* **Exercise directions**
Every record is to be printed exactly as written, and any picture in it is skipped.

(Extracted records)
+ + +
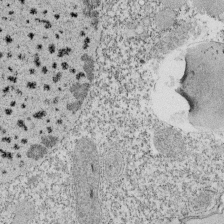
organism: Tetrahymena
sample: Cilia in tetrahymena
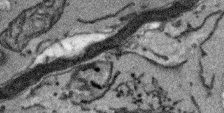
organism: Arabidopsis thaliana
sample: Root tip
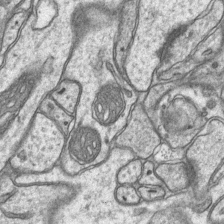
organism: Mouse
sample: CA1 Hippocampus
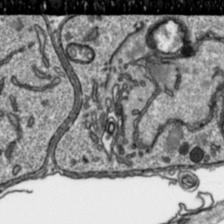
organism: Toxoplasma gondii
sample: Parasites in a vacuole inside a host cell
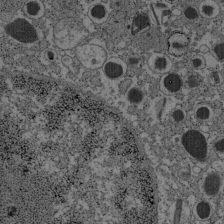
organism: C57BL Mouse
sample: Pancreatic islet
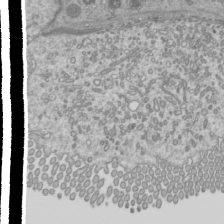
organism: Mouse
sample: Cilia; mouse epididymis
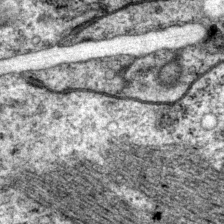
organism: P. pacificus
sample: Pharynx
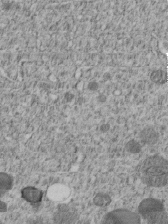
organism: C. elegans
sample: C. elegans embryo early stage
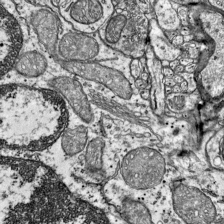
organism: Mouse
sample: Visual Cortex
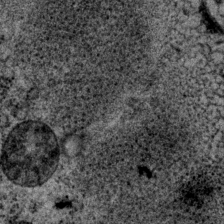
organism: P. pacificus
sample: Pharynx
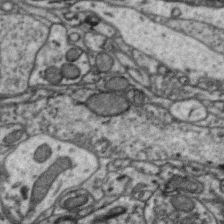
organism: Zebra finch
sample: Brain
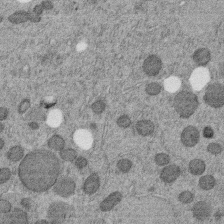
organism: C. elegans
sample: C. elegans embryo early stage
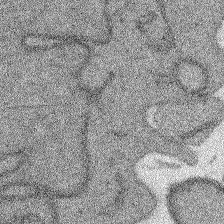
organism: Human
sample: HeLa cells
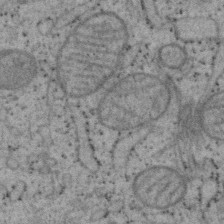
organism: Human
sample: HeLa cells
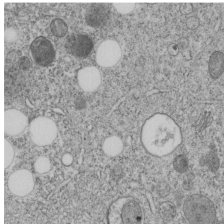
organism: C. elegans
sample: C. elegans embryo early stage
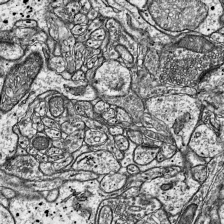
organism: Mouse
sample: Visual Cortex
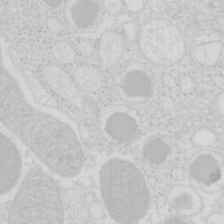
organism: Mouse
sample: Pancreas
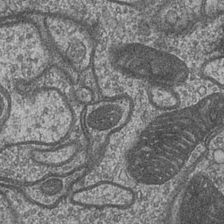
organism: Drosophila
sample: Optic medulla
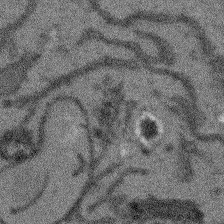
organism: Arabidopsis thaliana
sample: Root tip
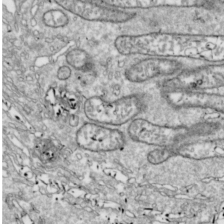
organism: Drosophila
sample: Cell division; meiosis; drosophila spermatocytes
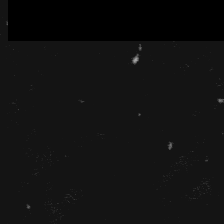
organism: Platynereis dumerilii
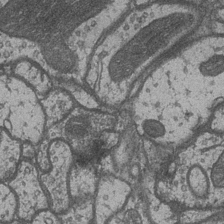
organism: Drosophila
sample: Optic medulla
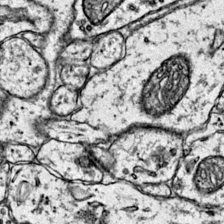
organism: Mouse
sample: Primary visual cortex
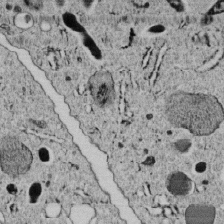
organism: C. elegans
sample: C. elegans embryo early stage
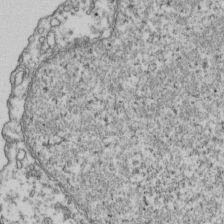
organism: Human
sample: Activated Jurkat CD4+ T cells
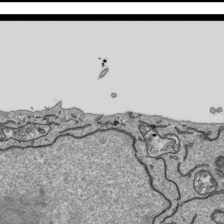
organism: Human
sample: Mitochondria in HCT116 cells
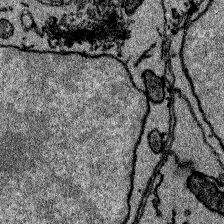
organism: Zebrafish
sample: Larval olfactory bulb
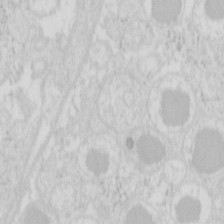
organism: Mouse
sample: Pancreas
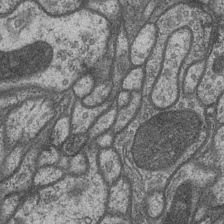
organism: Drosophila
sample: Optic medulla
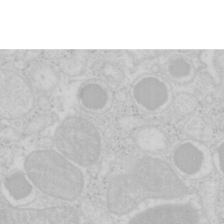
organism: Mouse
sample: Pancreas
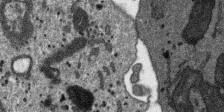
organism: Human
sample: Lung epithelial cells infected with SARS-CoV-2
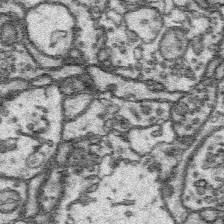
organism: Platynereis dumerilii
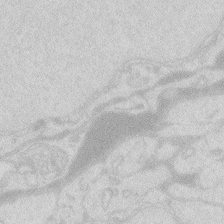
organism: Zebrafish
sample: Macrophage
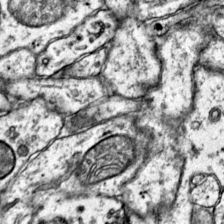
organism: Mouse
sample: Primary visual cortex
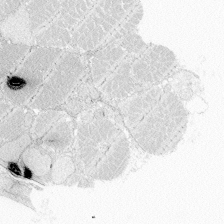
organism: Zebrafish
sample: Whole-Brain
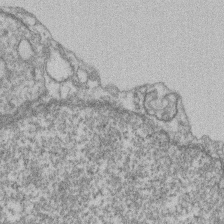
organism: Mouse
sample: T cell stromal cell synapse
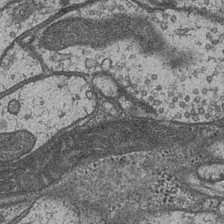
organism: Drosophila
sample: Optic medulla
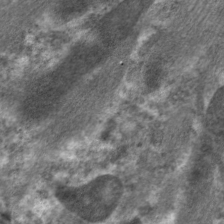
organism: C. elegans
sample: Pharynx
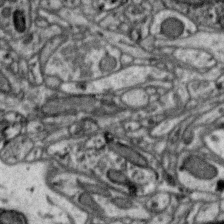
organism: Zebra finch
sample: Brain
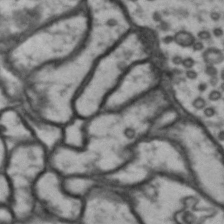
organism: Drosophila
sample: Brain
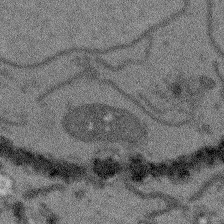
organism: Arabidopsis thaliana
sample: Root tip
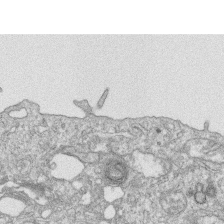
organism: Human
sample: HeLa cell HIV synapse
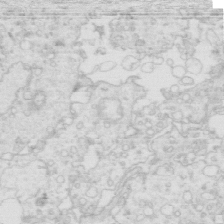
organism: Mouse
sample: Multiciliated cells
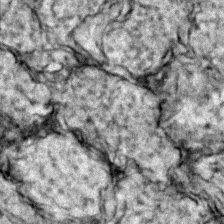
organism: Zebrafish
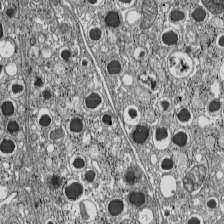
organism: C57BL Mouse
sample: Pancreatic islet
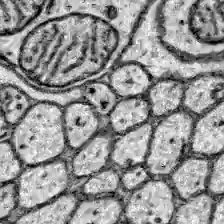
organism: Zebrafish
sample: Brain
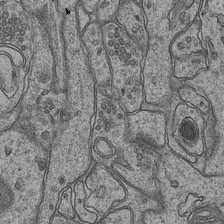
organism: Mouse
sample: CA1 Hippocampus
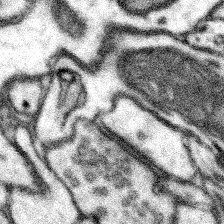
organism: Mouse
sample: Somatosensory cortex neuropil
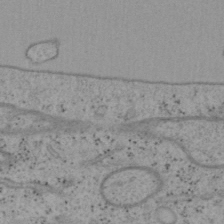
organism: Human
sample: HeLa cells
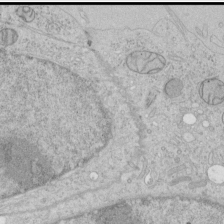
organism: Human
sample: Mitochondria in HCT116 cells
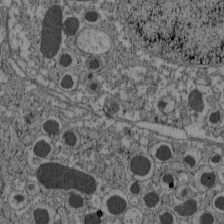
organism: C57BL Mouse
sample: Pancreatic islet
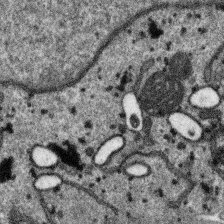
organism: Human
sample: Lung epithelial cells infected with SARS-CoV-2
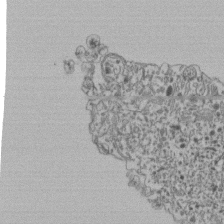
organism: Human
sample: Retinal organoid Rod and Cone cells
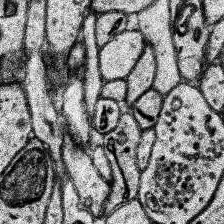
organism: Human
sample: Temporal Lobe
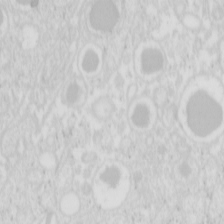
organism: Mouse
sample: Pancreas
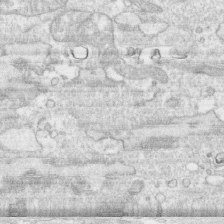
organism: Human
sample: CRL-1474
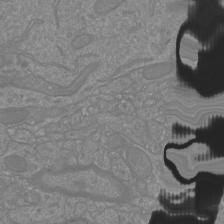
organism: Mouse
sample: Cortical neurons
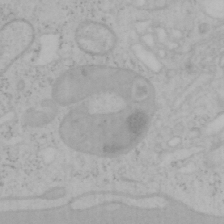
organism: Mouse
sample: OT-I killer T cells with ID8 ovarian cancer cells
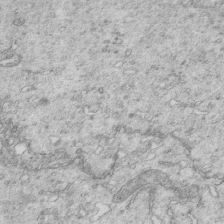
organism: Mouse
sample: Multiciliated cells
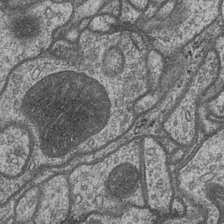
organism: Drosophila
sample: Optic medulla
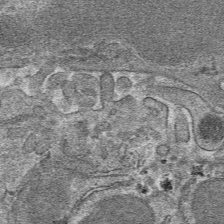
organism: Mouse
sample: Mouse hepatocytes
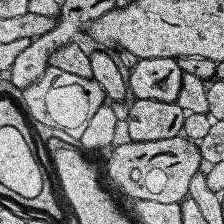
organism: Human
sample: Temporal Lobe
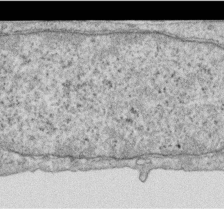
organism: Human
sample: Centriole in RPE cells
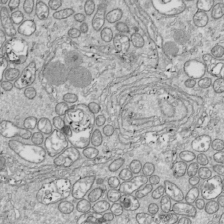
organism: Drosophila
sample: Cell division; meiosis; drosophila spermatocytes
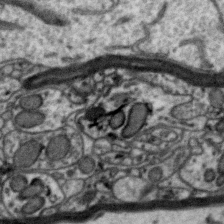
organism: Zebra finch
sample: Brain
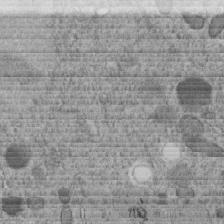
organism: C. elegans
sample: C. elegans embryo early stage
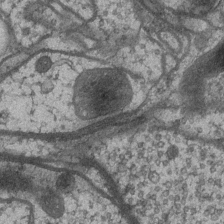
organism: Drosophila
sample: Optic medulla
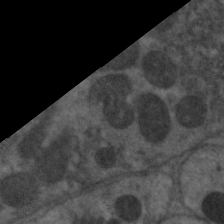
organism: C. elegans
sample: Pharynx
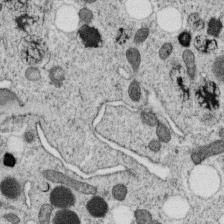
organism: C. elegans
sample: C. elegans oocyte; sperm cells
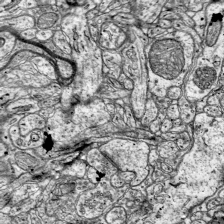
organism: Mouse
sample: Visual Cortex
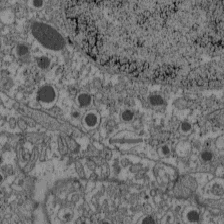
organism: C57BL Mouse
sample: Pancreatic islet
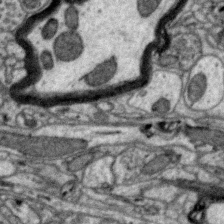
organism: Zebra finch
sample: Brain
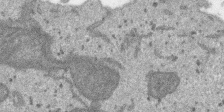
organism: Human
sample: Lung epithelial cells infected with SARS-CoV-2
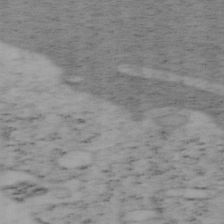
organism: Mouse
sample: OT-I killer T cells with ID8 ovarian cancer cells
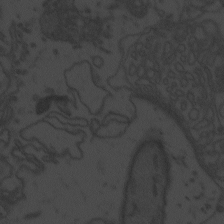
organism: Zebrafish
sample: Macrophage infected with Toxoplasma gondii
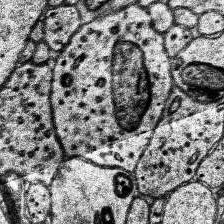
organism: Human
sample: Temporal Lobe
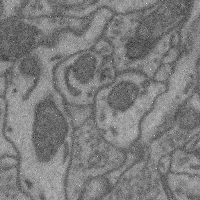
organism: Mouse
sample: Cerebral cortex
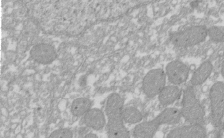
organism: Xenopus
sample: Cilia; centrioles in frog embryo cells
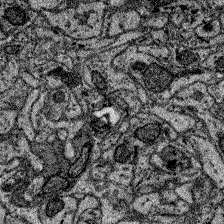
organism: Zebrafish
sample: Larval olfactory bulb
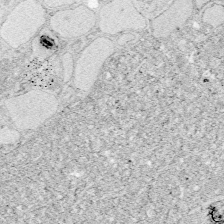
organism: Zebrafish
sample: Whole-Brain
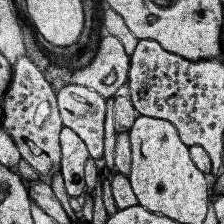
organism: Human
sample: Temporal Lobe
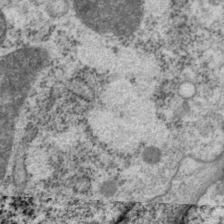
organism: P. pacificus
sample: Pharynx
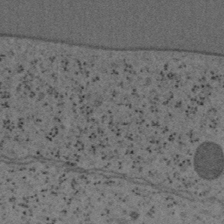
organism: Human
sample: HeLa cells
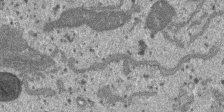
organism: Human
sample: Lung epithelial cells infected with SARS-CoV-2
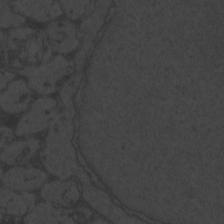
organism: Zebrafish
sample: Macrophage infected with Toxoplasma gondii
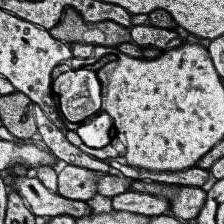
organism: Human
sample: Temporal Lobe
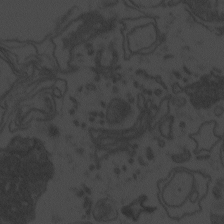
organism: Zebrafish
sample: Macrophage infected with Toxoplasma gondii
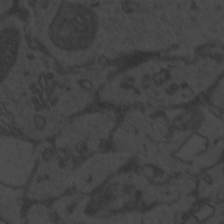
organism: Zebrafish
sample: Macrophage infected with Toxoplasma gondii
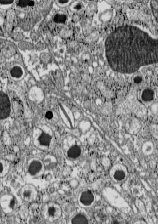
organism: C57BL Mouse
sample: Pancreatic islet
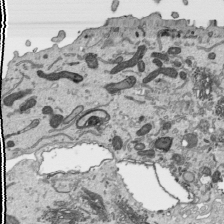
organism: Human
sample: Mitochondria in HCT116 cells
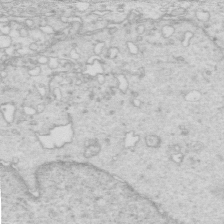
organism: Mouse
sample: Multiciliated cells
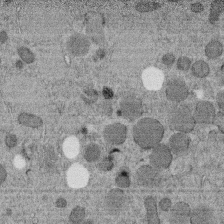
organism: C. elegans
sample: C. elegans embryo early stage
+ + +
* **Response box**
organism: Tetrahymena
sample: Cilia in tetrahymena
organism: Arabidopsis thaliana
sample: Root tip
organism: Mouse
sample: CA1 Hippocampus
organism: Toxoplasma gondii
sample: Parasites in a vacuole inside a host cell
organism: C57BL Mouse
sample: Pancreatic islet
organism: Mouse
sample: Cilia; mouse epididymis
organism: P. pacificus
sample: Pharynx
organism: C. elegans
sample: C. elegans embryo early stage
organism: Mouse
sample: Visual Cortex
organism: P. pacificus
sample: Pharynx
organism: Zebra finch
sample: Brain
organism: C. elegans
sample: C. elegans embryo early stage
organism: Human
sample: HeLa cells
organism: Human
sample: HeLa cells
organism: C. elegans
sample: C. elegans embryo early stage
organism: Mouse
sample: Visual Cortex
organism: Mouse
sample: Pancreas
organism: Drosophila
sample: Optic medulla
organism: Arabidopsis thaliana
sample: Root tip
organism: Drosophila
sample: Cell division; meiosis; drosophila spermatocytes
organism: Platynereis dumerilii
organism: Drosophila
sample: Optic medulla
organism: Mouse
sample: Primary visual cortex
organism: C. elegans
sample: C. elegans embryo early stage
organism: Human
sample: Activated Jurkat CD4+ T cells
organism: Human
sample: Mitochondria in HCT116 cells
organism: Zebrafish
sample: Larval olfactory bulb
organism: Mouse
sample: Pancreas
organism: Drosophila
sample: Optic medulla
organism: Mouse
sample: Pancreas
organism: Human
sample: Lung epithelial cells infected with SARS-CoV-2
organism: Platynereis dumerilii
organism: Zebrafish
sample: Macrophage
organism: Mouse
sample: Primary visual cortex
organism: Zebrafish
sample: Whole-Brain
organism: Mouse
sample: T cell stromal cell synapse
organism: Drosophila
sample: Optic medulla
organism: C. elegans
sample: Pharynx
organism: Zebra finch
sample: Brain
organism: Drosophila
sample: Brain
organism: Arabidopsis thaliana
sample: Root tip
organism: Human
sample: HeLa cell HIV synapse
organism: Mouse
sample: Multiciliated cells
organism: Zebrafish
organism: C57BL Mouse
sample: Pancreatic islet
organism: Zebrafish
sample: Brain
organism: Mouse
sample: CA1 Hippocampus
organism: Mouse
sample: Somatosensory cortex neuropil
organism: Human
sample: HeLa cells
organism: Human
sample: Mitochondria in HCT116 cells
organism: C57BL Mouse
sample: Pancreatic islet
organism: Human
sample: Lung epithelial cells infected with SARS-CoV-2
organism: Human
sample: Retinal organoid Rod and Cone cells
organism: Human
sample: Temporal Lobe
organism: Mouse
sample: Pancreas
organism: Human
sample: CRL-1474
organism: Mouse
sample: Cortical neurons
organism: Mouse
sample: OT-I killer T cells with ID8 ovarian cancer cells
organism: Mouse
sample: Multiciliated cells
organism: Drosophila
sample: Optic medulla
organism: Mouse
sample: Mouse hepatocytes
organism: Human
sample: Temporal Lobe
organism: Human
sample: Centriole in RPE cells
organism: Drosophila
sample: Cell division; meiosis; drosophila spermatocytes
organism: Zebra finch
sample: Brain
organism: C. elegans
sample: C. elegans embryo early stage
organism: Drosophila
sample: Optic medulla
organism: C. elegans
sample: Pharynx
organism: C. elegans
sample: C. elegans oocyte; sperm cells
organism: Mouse
sample: Visual Cortex
organism: C57BL Mouse
sample: Pancreatic islet
organism: Zebra finch
sample: Brain
organism: Human
sample: Lung epithelial cells infected with SARS-CoV-2
organism: Mouse
sample: OT-I killer T cells with ID8 ovarian cancer cells
organism: Zebrafish
sample: Macrophage infected with Toxoplasma gondii
organism: Human
sample: Temporal Lobe
organism: Mouse
sample: Cerebral cortex
organism: Xenopus
sample: Cilia; centrioles in frog embryo cells
organism: Zebrafish
sample: Larval olfactory bulb
organism: Zebrafish
sample: Whole-Brain
organism: Human
sample: Temporal Lobe
organism: P. pacificus
sample: Pharynx
organism: Human
sample: HeLa cells
organism: Human
sample: Lung epithelial cells infected with SARS-CoV-2
organism: Zebrafish
sample: Macrophage infected with Toxoplasma gondii
organism: Human
sample: Temporal Lobe
organism: Zebrafish
sample: Macrophage infected with Toxoplasma gondii
organism: Zebrafish
sample: Macrophage infected with Toxoplasma gondii
organism: C57BL Mouse
sample: Pancreatic islet
organism: Human
sample: Mitochondria in HCT116 cells
organism: Mouse
sample: Multiciliated cells
organism: C. elegans
sample: C. elegans embryo early stage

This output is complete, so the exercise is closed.